Task statement:
Print the data exactly as written, line for line, and leave its pictures behind.

Given material:
□ □ □ □
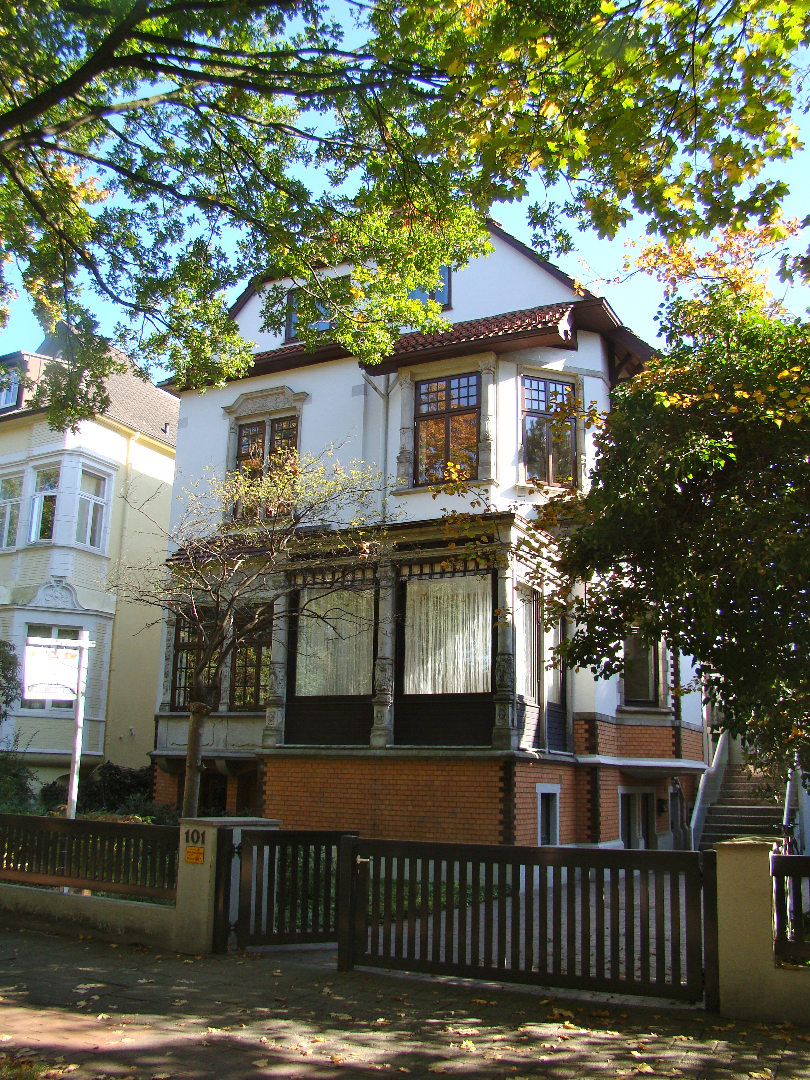 Villa Dunkel in Bremen, Parkallee 101.Das abgebildete Objekt ist ein geschütztes Kulturdenkmal in der Freien Hansestadt Bremen, mit der Nr. 1000 beim Landesamt für Denkmalpflege registriert.
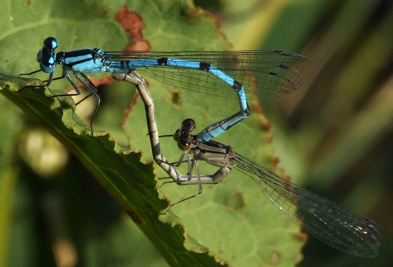 Enallagma cyathigerum tandem, Gemeine Becherjungfer bei der Paarung, NSG Kirchwerder Wiesen, Hamburg, Germany
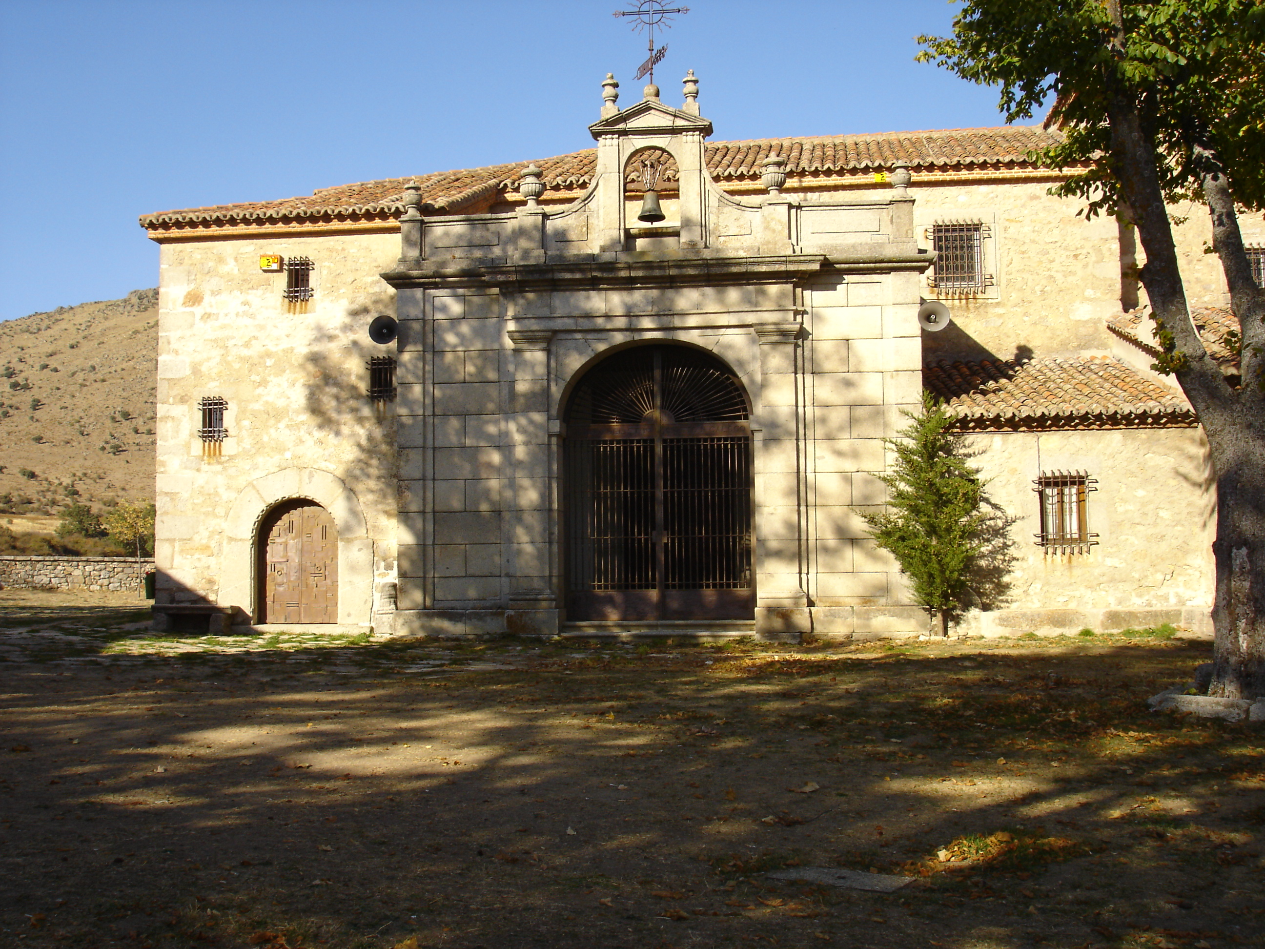 Fotografía de la Ermita de El Caloco, en El Espinar - Segovia - España
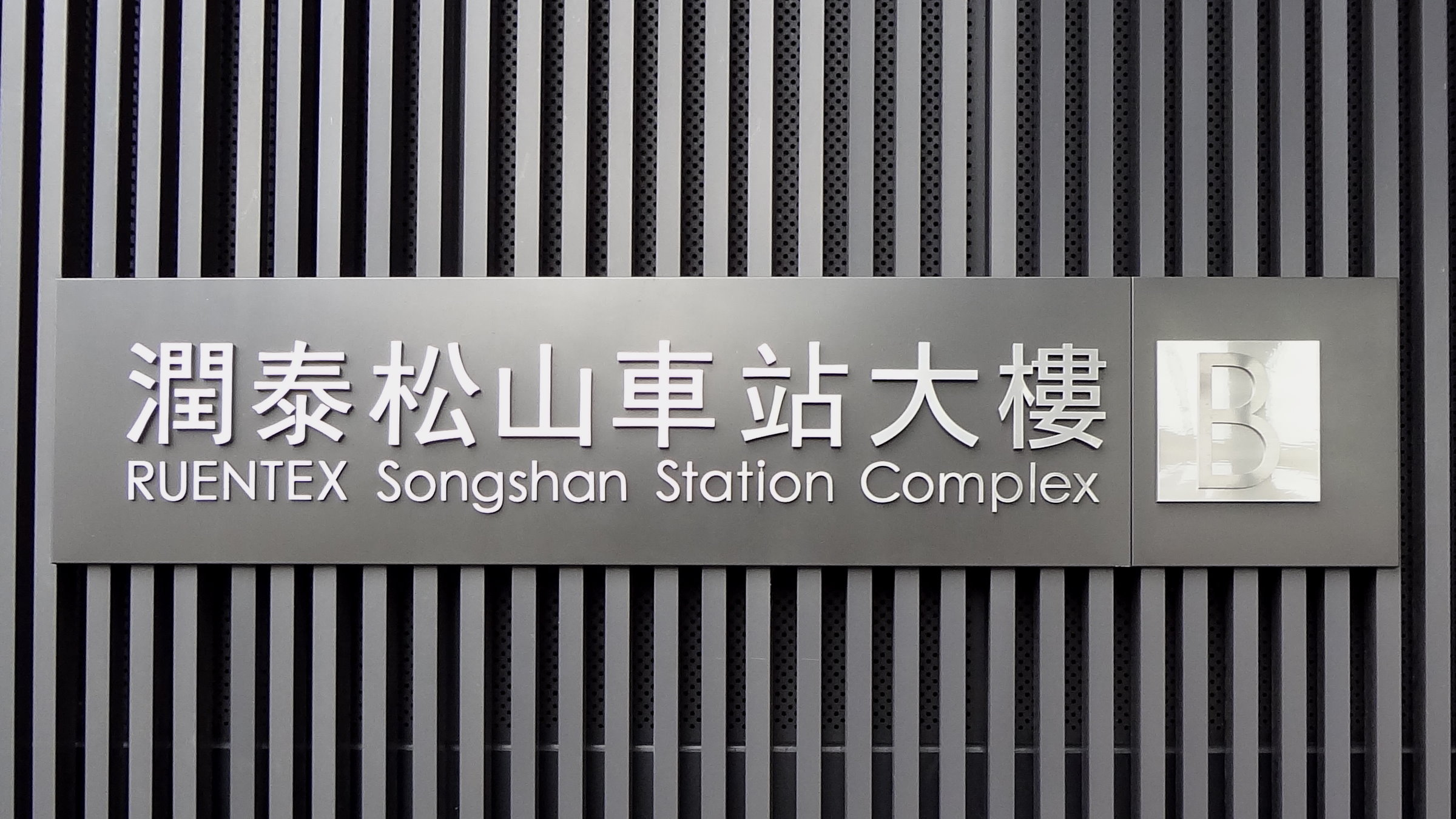 潤泰松山車站大樓B棟鑄字招牌。
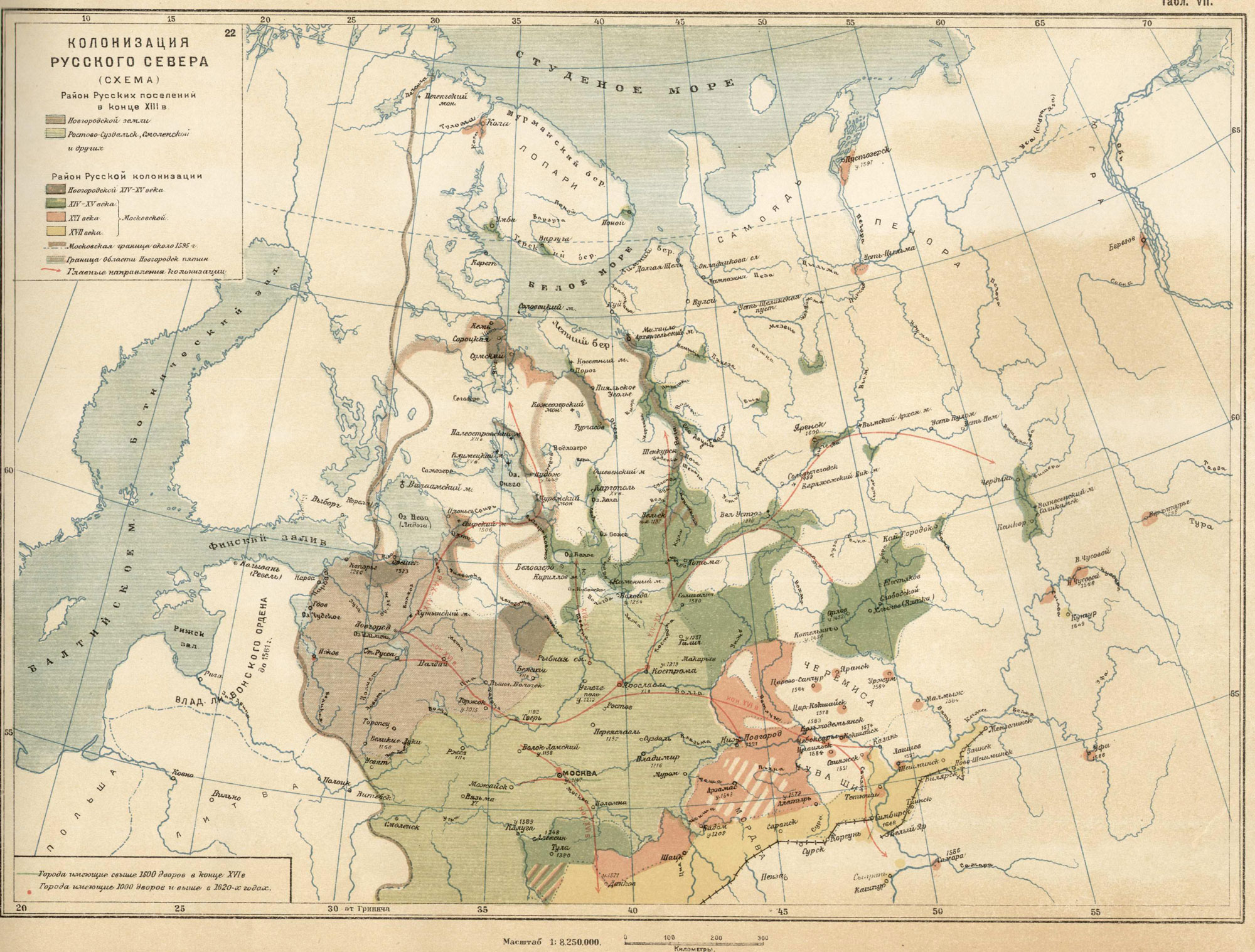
□ □ □ □
Solution:
 Villa Dunkel in Bremen, Parkallee 101.Das abgebildete Objekt ist ein geschütztes Kulturdenkmal in der Freien Hansestadt Bremen, mit der Nr. 1000 beim Landesamt für Denkmalpflege registriert.
 Enallagma cyathigerum tandem, Gemeine Becherjungfer bei der Paarung, NSG Kirchwerder Wiesen, Hamburg, Germany
 Fotografía de la Ermita de El Caloco, en El Espinar - Segovia - España
 潤泰松山車站大樓B棟鑄字招牌。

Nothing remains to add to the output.